本発明は、金属皮膜が、基材の表面に成膜されたパワーモジュールの製造方法に係り、特に、前記金属皮膜として、パワー素子等の接合部材をはんだを介してはんだ付けするために好適な金属皮膜が形成されたパワーモジュールの製造方法に関する。
IGBT(Insulated Gate Bipolar Transistor)等の半導体素子(パワー素子)を搭載したパワーモジュールにおいては、該パワー素子からの発熱を効率よく放熱し、発熱時においても基準温度以下となるような調整が図られている。
ここで、従来のパワーモジュールは、窒化アルミニウム(AlN)板や純アルミニウム板の積層体等からなる絶縁基板(DBA(Direct Brazed Aluminum)ともいう)の一側面にパワー素子がはんだ付けにより固定されて回路ユニットを成している。一方、絶縁基板の他側面にパワー素子からの熱を絶縁基板(基材)を介して放熱するための放熱板(ヒートシンク)、および冷却器がはんだ付け、ろう付け、もしくは接着剤にて接合されてパワーモジュールが形成されている。
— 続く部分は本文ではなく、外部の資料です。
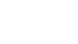
| Category | Series 0 |
|---|---|
| 0 | 0 |
| 1 | 0 |
| 2 | 0 |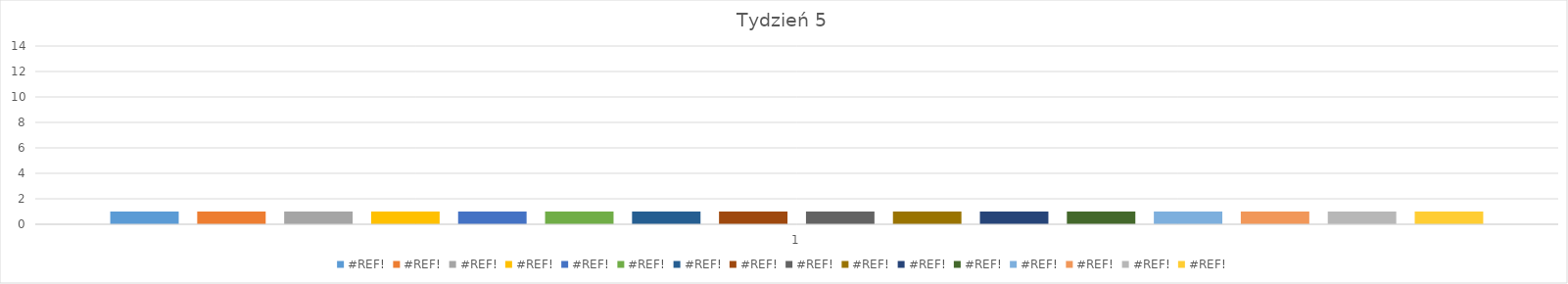
| Category | #REF! |
|---|---|
| 0 | 1 |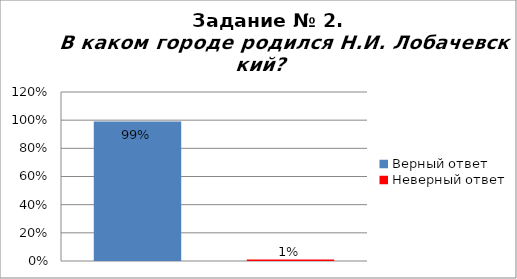
| Category | В каком городе родился Н.И. Лобачевский? |
|---|---|
| Верный ответ | 0.99 |
| Неверный ответ | 0.01 |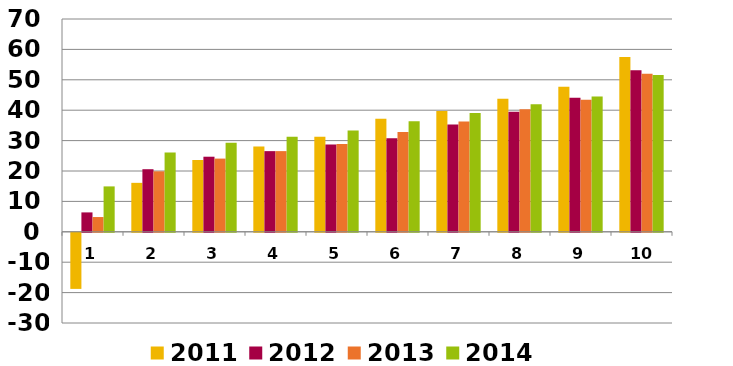
| Category | 2011 | 2012 | 2013 | 2014 |
|---|---|---|---|---|
| 1.0 | -18.452 | 6.381 | 4.854 | 14.934 |
| 2.0 | 16.105 | 20.587 | 19.893 | 26.088 |
| 3.0 | 23.628 | 24.699 | 24.083 | 29.26 |
| 4.0 | 28.041 | 26.535 | 26.541 | 31.268 |
| 5.0 | 31.281 | 28.735 | 28.888 | 33.346 |
| 6.0 | 37.187 | 30.767 | 32.861 | 36.324 |
| 7.0 | 39.733 | 35.28 | 36.244 | 39.054 |
| 8.0 | 43.805 | 39.458 | 40.317 | 41.937 |
| 9.0 | 47.742 | 44.103 | 43.458 | 44.537 |
| 10.0 | 57.487 | 53.128 | 51.966 | 51.542 |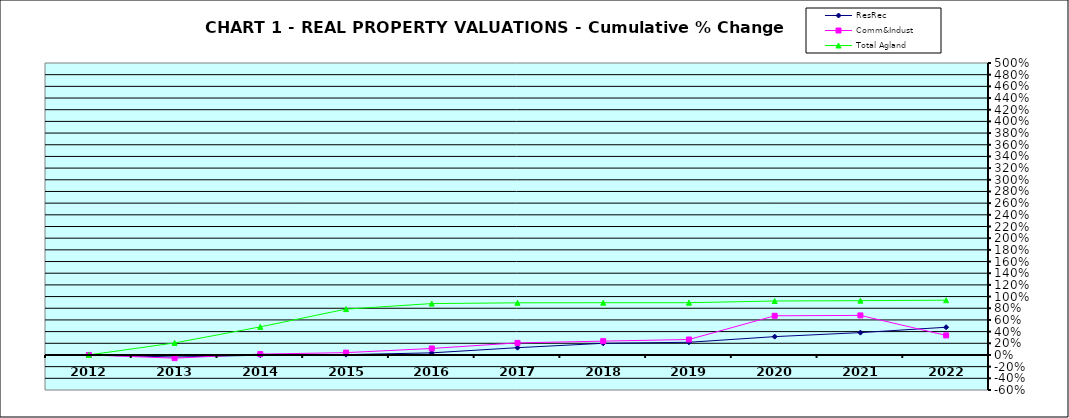
| Category | ResRec | Comm&Indust | Total Agland |
|---|---|---|---|
| 2012.0 | 0 | 0 | 0 |
| 2013.0 | -0.035 | -0.055 | 0.206 |
| 2014.0 | -0.004 | 0.015 | 0.481 |
| 2015.0 | 0.005 | 0.04 | 0.785 |
| 2016.0 | 0.036 | 0.111 | 0.88 |
| 2017.0 | 0.125 | 0.207 | 0.893 |
| 2018.0 | 0.2 | 0.237 | 0.895 |
| 2019.0 | 0.217 | 0.265 | 0.895 |
| 2020.0 | 0.314 | 0.671 | 0.924 |
| 2021.0 | 0.383 | 0.677 | 0.93 |
| 2022.0 | 0.475 | 0.335 | 0.938 |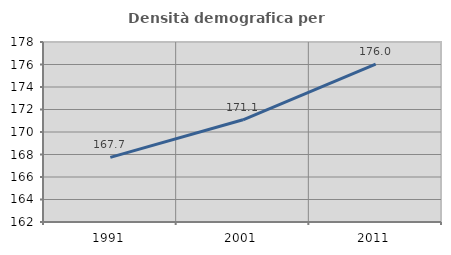
| Category | Densità demografica |
|---|---|
| 1991.0 | 167.748 |
| 2001.0 | 171.086 |
| 2011.0 | 176.031 |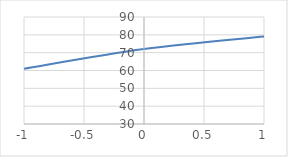
| Category | Series 0 |
|---|---|
| -1.0 | 61 |
| 0.0 | 72 |
| 1.0 | 79 |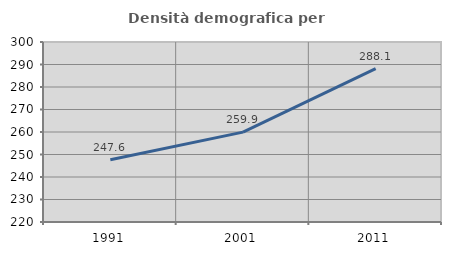
| Category | Densità demografica |
|---|---|
| 1991.0 | 247.634 |
| 2001.0 | 259.943 |
| 2011.0 | 288.128 |

そして、基材とこれに接触する部材との熱膨張差に起因する応力を緩和させるために、基材の熱膨張差が低い、もしくは、基材の熱膨張に近い材料からなる固相状態の金属粉末を、固相状態で搬送ガスと共に吹き付けることにより(いわゆるコールドスプレー法により)、金属皮膜を成膜し、これらを接合することがなされている。このようなコールドスプレー法により、基材表面に熱によるダメージを与えることなく、金属皮膜を成膜することができる(例えば特許文献1または2参照)。
特開2008−300455号公報 特開2009−127086号公報
ここで、上述した基材の表面には、パワー素子等の接合部材との密着性を高めるために、絶縁基板の表面に金属皮膜が被覆され、金属皮膜と接合部材とは、はんだ(接合材)を介してはんだ付けされる。この金属皮膜の成膜として、例えば、特許文献1または2に示したコールドスプレー法により、成膜することが考えられる。しかしながら、そもそも、コールドスプレー法は、固相状態の金属粉末を吹き付けることによりなされるため、金属皮膜の密着性を高めるためには、搬送ガスの吹き付け圧を高める必要がある。
しかしながら、このような場合、搬送ガスの吹き付け圧を高めるに従って、金属皮膜の密着性は向上し、金属皮膜は高密度化する(緻密なる)が、金属皮膜の内部に搬送ガスが内包されることになる。これにより、金属皮膜を介して接合部材を基材の表面にはんだ付けを行った際には、金属皮膜の内部に内包された搬送ガスが起因して、はんだ層(はんだ)の内部に多数のボイド(気孔)が発生し、このボイドにより、パワーモジュールの伝熱性が阻害されるおそれがある。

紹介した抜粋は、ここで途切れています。